Once unwilling to walk into a post office and mail a letter by himself, Tim goes with the family to school concerts, swim meets and church. The two younger Badaczewski boys, Eli, 8, and Nathan, 10, act as gentle border collies, making sure Tim stays with the group. The other children have their jobs, too. At mealtime, Madeline folds his hands to say grace. She is one of the few people Tim will hug. Luke, 12, gets up early in the mornings and makes Tim breakfast the way his father did, corn flakes and water. Caroline, 17, has popcorn ready for Tim and Madeline. Joseph, 21, the oldest and in college, shares his room with Tim.

A few weeks ago, Tim turned 50. Mrs. Badaczewski made pizza and a big chocolate-chip cookie. The children surrounded him and sang "Happy Birthday."

Tim's sisters, Linda and Sarah, came to visit him recently for the first time. He was sitting comfortably in his chair, watching TV. They were surprised at how well he had adapted. "It was like he went from just being with my father to a household full of people. He seems so happy and content," said Mrs. Banal.

Mrs. Biegenwald is compiling a scrapbook for her brother, with photos of Tim and his parents on summer vacations to Yellowstone. She gave him the afghan of brightly colored squares that their mother had crocheted. It's draped over his chair. Sitting next to him is a small framed photo of his father in a blue flannel shirt.

Tim's sisters are happy the transition has gone smoothly and wish it were a permanent solution, but it isn't. Mrs. Badaczewski is not sure how long she can keep Tim. Two men who suffered brain damage in their youth live with the family permanently. To add a third would require special licensing and zoning. Until some other arrangement can be found by his case manager, she says, Tim is welcome.

In the meantime, Tim is learning to do more on his own. He gets his own glass of water. "We're working to get him to pass out napkins at the table," says Mrs. Badaczewski and to say "please" and "thank you" with regularity.

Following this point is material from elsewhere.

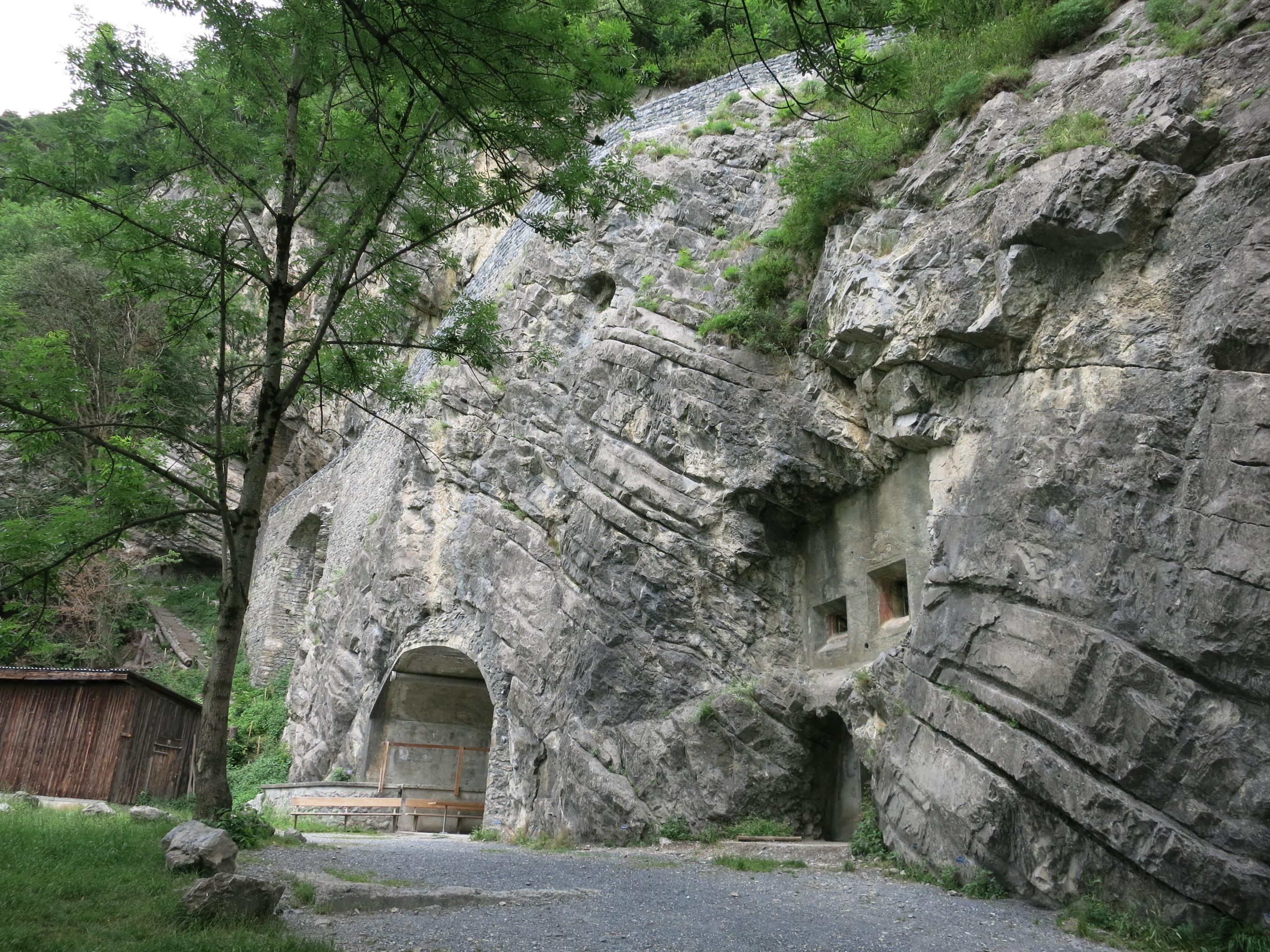 Festung Schollberg SG, Schweiz

When he wanted an oatmeal bar, Mrs. Badaczewski asked him what he should say, hoping to elicit a "please."

Tim responded, "Come here, cookie."
 
I ran out of tissues and I am now using my shirt. What a beautiful article.:sad1:
 
For many years, before I went back to basic research, I worked as the behavioral consultant at ARC group homes in several states. One of the most difficult times was taking in a new client due to a death of a parent, but it was also hard havinga client move when the parents knew they could no longer care for their child. I was fortunate to work in only the best specialized group homes full of caring and loving staff. The residents functioned like a family- and they were! I still write postcards to many of them 15 years later.

I now know as a parent of a "typical" 16 year old how difficult it is to let her grow up, and how hard letting go is. I am also the parent of a newly diagnosed hard of hearing child, and am only starting the road of IEP's and fighting with various school staff. I can only imagine how hard it must be to let a special needs child into another's care- after all those years of protecting and fighting when no one else would. But, I can tell you the great joy that many of my clients had as they became increasingly self sufficient and blended in with their new family! I can also say I genuinely loved my clients (was ready to strangle them now and again, just like my own kids, but really loved them).

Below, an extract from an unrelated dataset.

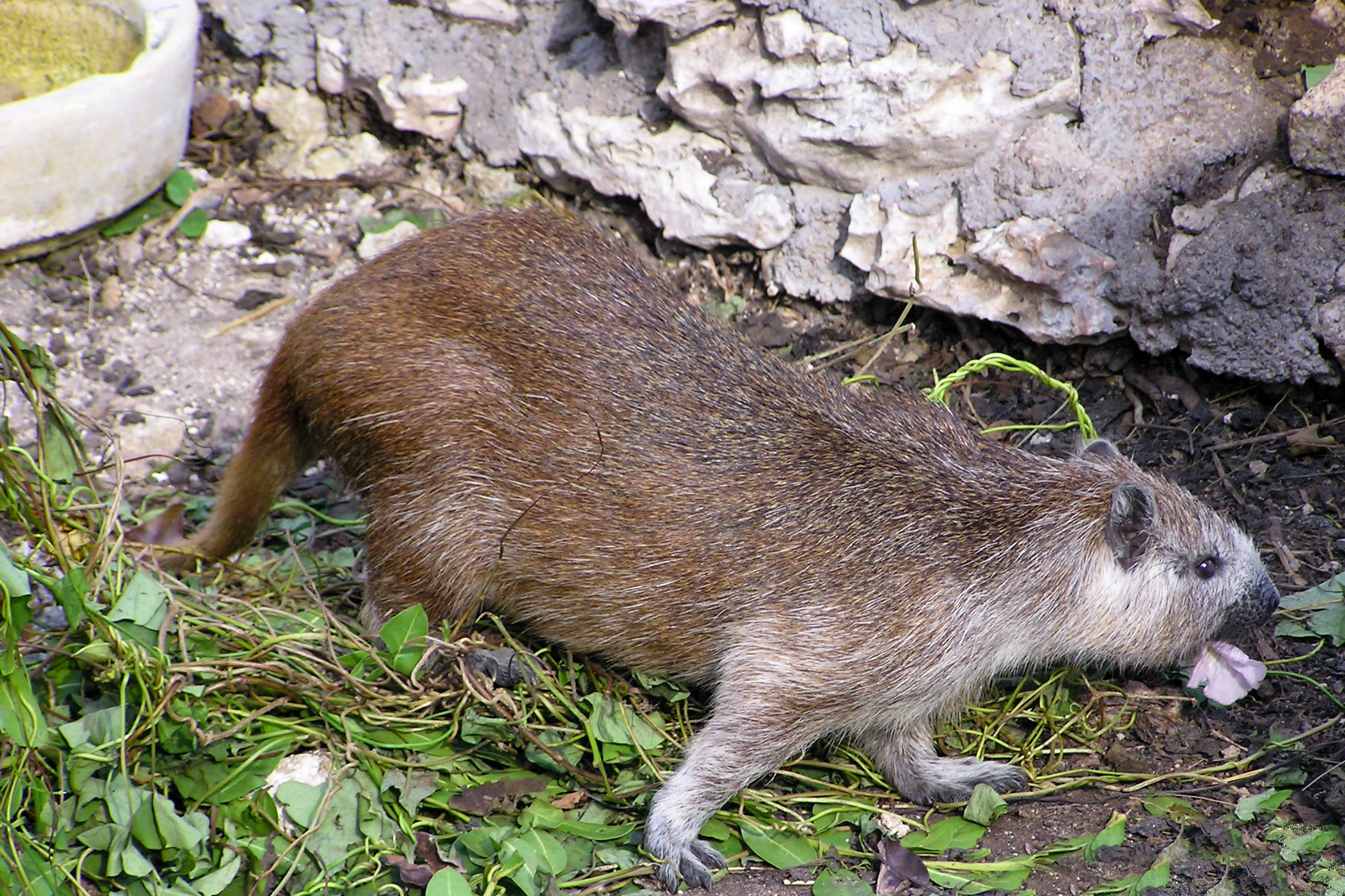 Rat poilu ou Hutia cubain (Capromys pilorides) - Parc zoologique du lac del Tesoro - Province de Matanzas - Cuba

Remember when you had sex ed or child psychology how easy "having babies" all seemed! Maybe it was better we weren't warned about the trials and tribulations, or the world might be a whole lot less populated!!! Somehow, this hard stuff wasn't in the book (then again, no one ever told me how much love you could have for another human being!).
 
Thanks for the update.
I thought it might be depressing, so I put off reading it for a while. I'm glad to hear more about the situation though.
 
Wow, that was really moving. Thanks for sharing it.